I need to merge two datasets based on columns that contain names that don't exaclty match, sometimes because one of the columns has a missing name with respect to the other. For example, in one column I have "Martín Gallardo"
and in the other I have "Martín Ricardo Gallardo"
. Another problem is that in some first and last name appear reversed, like "Martín Gallardo"
in one and "Gallardo Martín"
in the other.
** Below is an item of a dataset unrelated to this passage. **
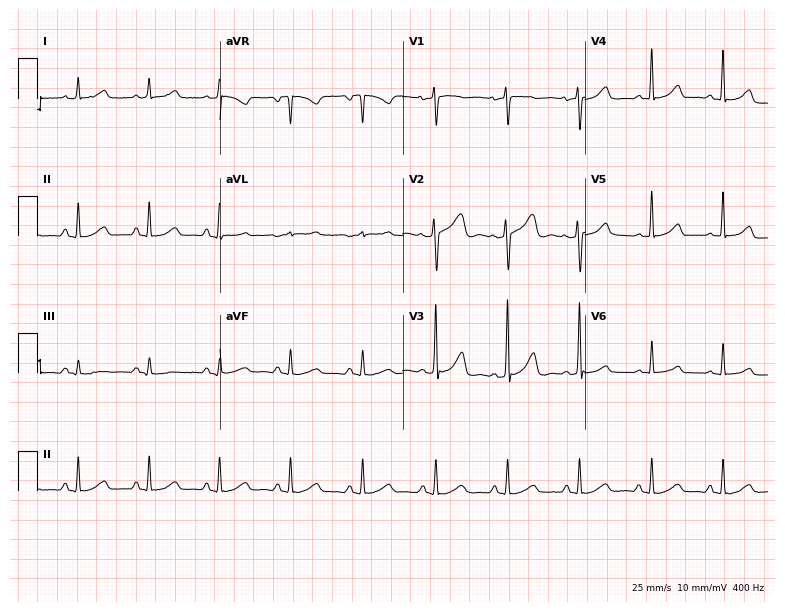
ECG — a 42-year-old woman. Screened for six findings — first-degree AV block, right bundle branch block (RBBB), left bundle branch block (LBBB), sinus bradycardia, atrial fibrillation (AF), sinus tachycardia — none is recorded. Other findings, if any, are not listed.

How can I match this using R? My first thought was to use str_split
in both and assign each on one set to the one that matches more elements from the other set, but I'm not sure how to code this.
Thank you.
Edit: data looks something like this
A <- tibble(email=c("martingallardo23@gmail.com","raulgimenez@gmail.com"),
name=c("martin", "raul"), last_name=c("gallardo","gimenez"),
full_name=c("martin gallardo", "raul gimenez"))
A
# A tibble: 2 x 4
# email name last_name full_name
# <chr> <chr> <chr> <chr>
# 1 martingallardo23@gmail.com martin gallardo martin gallardo
# 2 raulgimenez@gmail.com raul gimenez raul gimenez
B <- tibble(email=c("martingallardo@gmail.com", "raulgimenez2@gmail.com"),
name=c("martin ricardo", "gimenez"), last_name=c("gallardo", "raul"),
full_name=c("martin ricardo gallardo", "gimenez raul"), other_data=c("A", "B"))
B
# A tibble: 2 x 5
# email name last_name full_name other_data
# <chr> <chr> <chr> <chr> <chr>
# 1 martingallardo@gmail.com martin ricardo gallardo martin ricardo gallardo A
# 2 raulgimenez2@gmail.com gimenez raul gimenez raul B